Xico you can run fdisk but do not absolutley do not delete or create a partition. But select option 4 view the partition(s) to do this 

with the floppy in at the a prompt fype fdisk,,,,,,,select large disk support and then the choices are fairly logical after that to view. Are the partitions there? Hit esc to get out, and ctrl+alt+del to restart or power off.

Also are you sure you did'nt pull the ribbon out of the hard drive a tiny bit?


----------



## xico (Jun 29, 2002)

Hi Bandit!

Hmmmm. Have to check the hard drive first before I do anything else. Thanks for the info. It's appreciated. 

Xico


----------



## bandit429 (Feb 12, 2002)

Im gonna mostly watch Rog LOL. I just had that one idea. It is worth a try just to see. Im out unless I see something missed. Oh and I believe its normal for testmem to be off in windows 95 unless there is a problem.


----------



## xico (Jun 29, 2002)

OKay Bandit! If I can ever get back to msconfig I'll change HIMEM back to OFF. Thanks!

Xico


----------



## Rollin' Rog (Dec 9, 2000)

Have you tried creating one of those memory testers on a floppy?

These bypass ALL OS related files and even the hard drive itself.

The memtest86 is pretty easy to use; you just create the "image" floppy, boot with it and watch it run as I recall.
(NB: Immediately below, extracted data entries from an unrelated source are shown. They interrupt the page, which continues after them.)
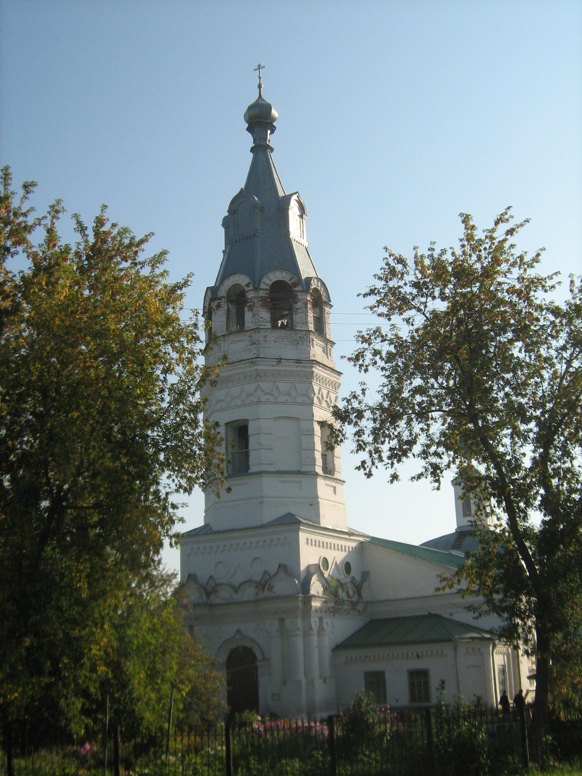 колокольня над входом в храм, 2009 г.
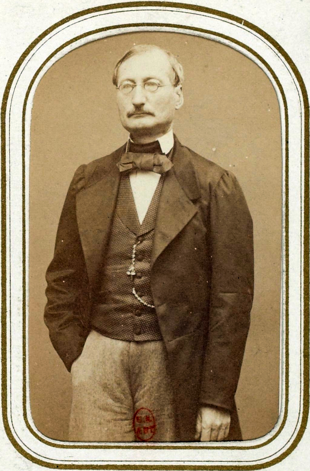 [Recueil. Personnalités des arts et des lettres] : vue 18 - F. 6v. Élie Berthet (Carjat phot.)
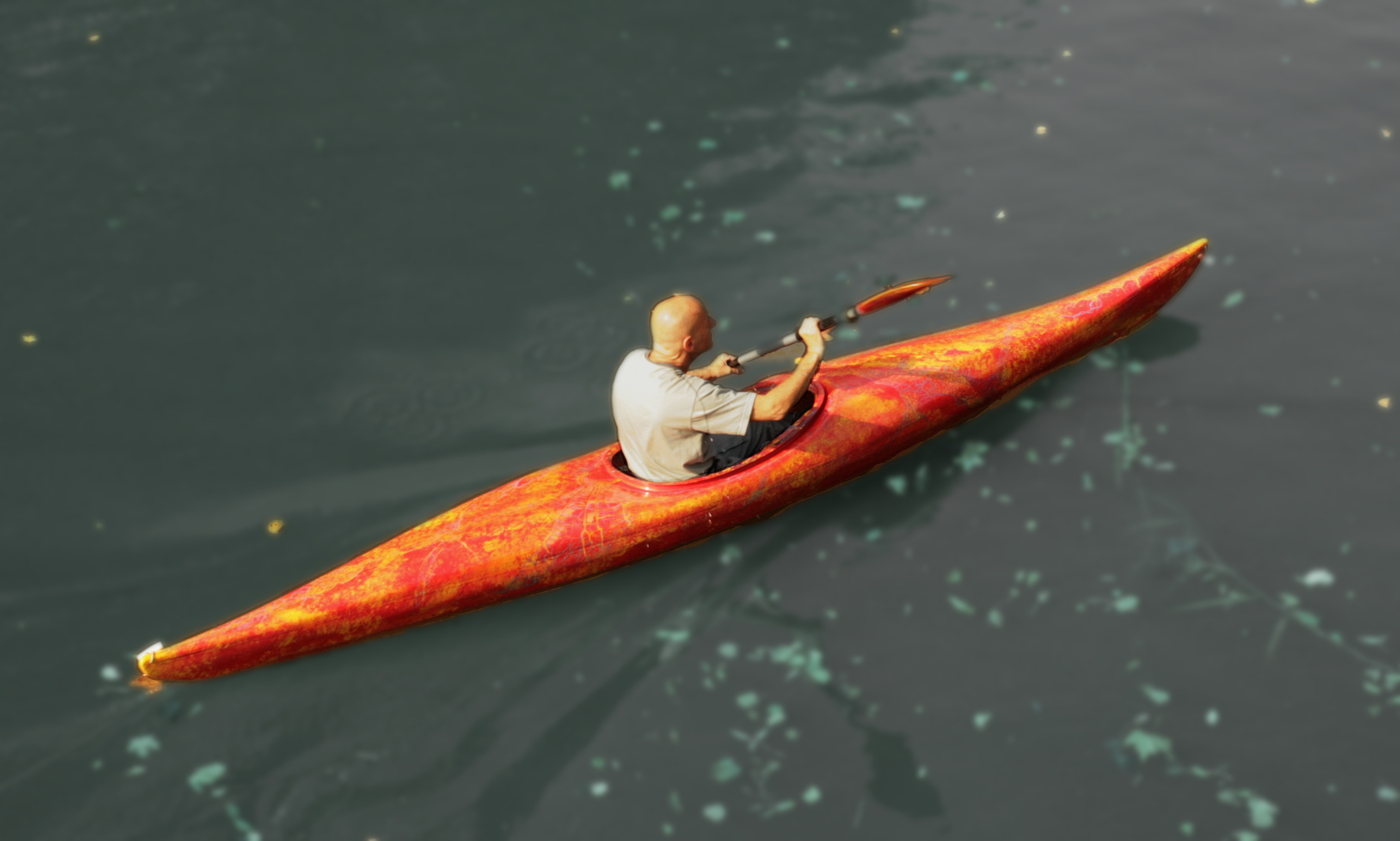 A man in a kayak
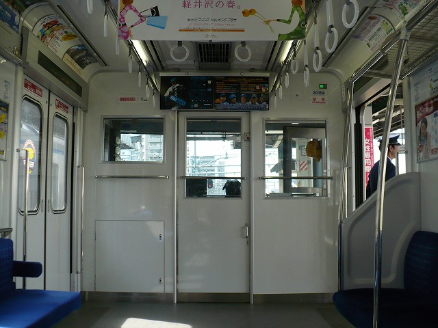 西武鉄道20000系の乗務員室背面仕切壁
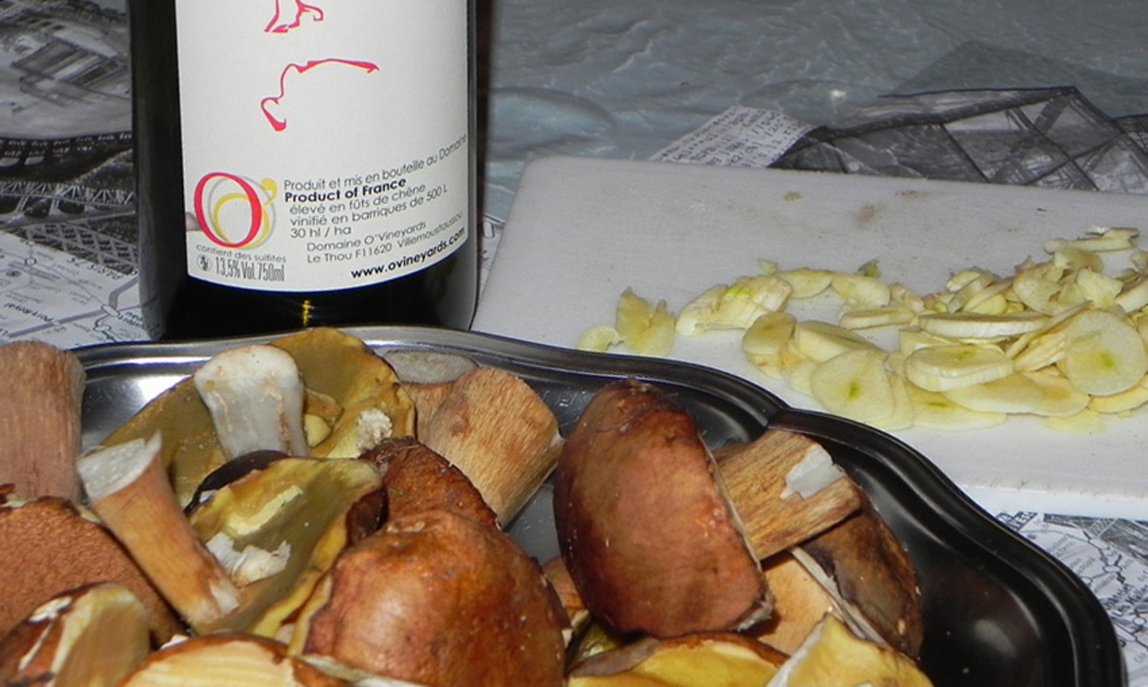 Vin du domaine O'vineyards et cèpes de la Montagne Noire
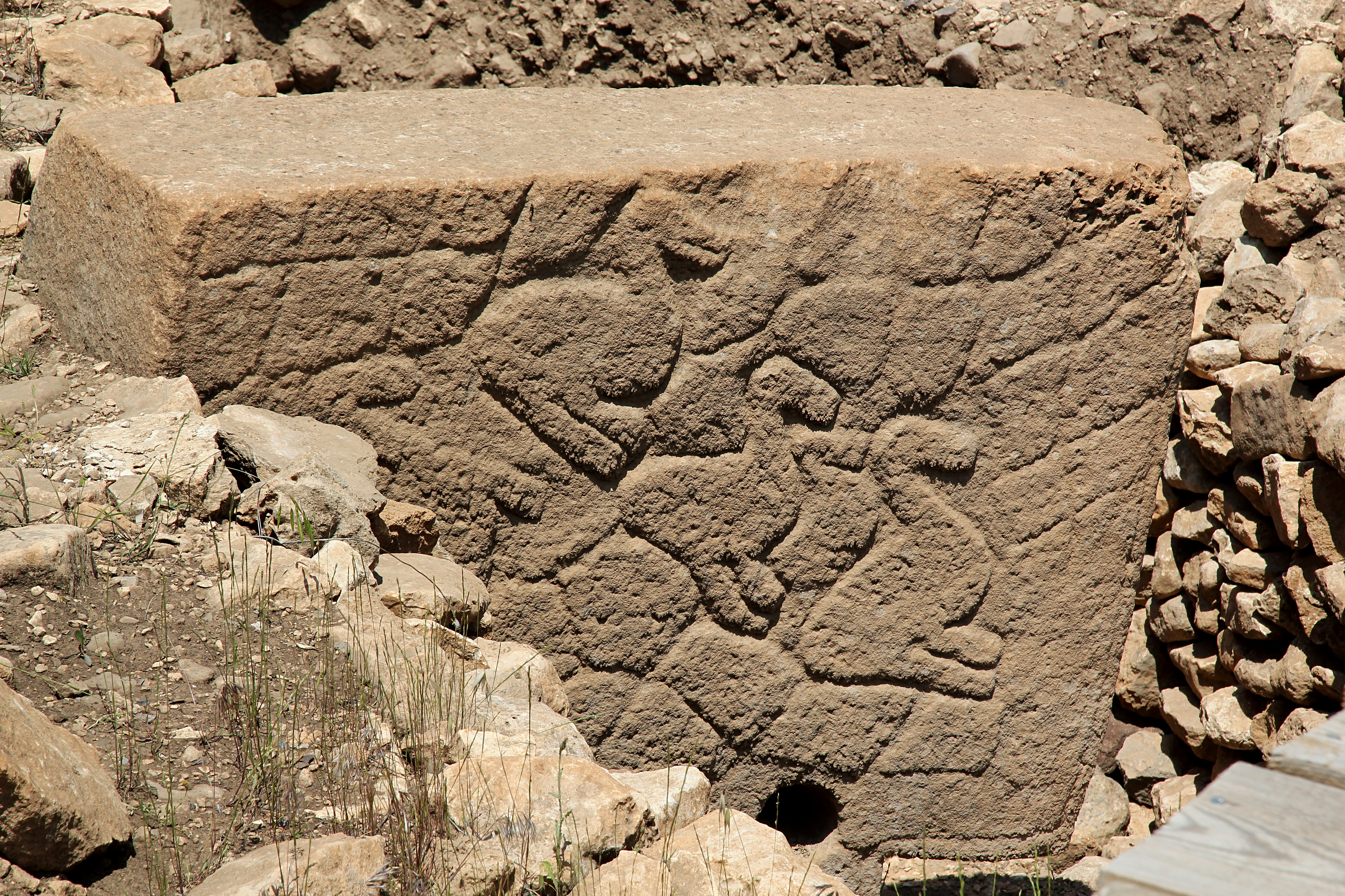 Göbekli Tepe, Siedlungshügel bei Şanlıurfa, Südosttürkei, Anlage C Pfeiler 12
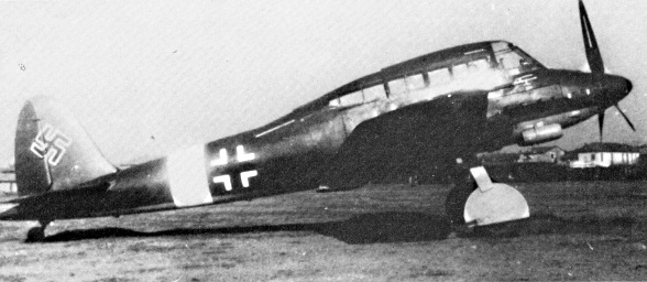 Savoia Marchetti SM.93 bombardiere in picchiata

You should not see any "fails". There are seven different loops with sub loops that should be left to complete.

If you continue to get the "operating system not found" message when trying normal boots, use a Win95 startup floppy >> it must be for Win95 << and once you get to the a:> prompt enter:

sys c:

I'd test the ram first.

http://www.computerhope.com/issues/ch000181.htm

If you get new errors after doing the sys c: see this link:

http://support.microsoft.com/defaul...port/kb/articles/Q149/1/10.ASP&NoWebContent=1

You must make sure the msdos.sys file in c: contains the proper [Paths] header and statements as it can be damaged by a sys c: in some cases.

>> by the way, can you enter the BIOS setup and see if the ram is recognized there?


----------



## xico (Jun 29, 2002)

I have not done what you recommended yet, but I will shortly. I got sidetracked with some domestic chores--but I will follow your directions.
Thanks, Rog!  

Xico


----------



## xico (Jun 29, 2002)

I'll hit in the morning. I'm exhausted at the moment. Thanks again.


----------



## Rollin' Rog (Dec 9, 2000)

Okedoke, the memory should be recognized in the BIOS first and foremost, but that doesn't ensure that it is good.

The software tester will also tell you how much it "sees".


----------



## xico (Jun 29, 2002)

THANK YOU, Rog and Bandit! Sorry I took so long getting back, but it was a real job pulling those memory sticks! I had to take out the net working card, the sound card and then the power pack, and then with the help of my son's smaller hands we managed to remove and reseat those memory sticks. Once I realized what I had to do, win, lose or draw, I got it done. And it cranked up with out a problem for a little while, but that's another story. THANKS AGAIN, I really appreciate the advice.

Xico


----------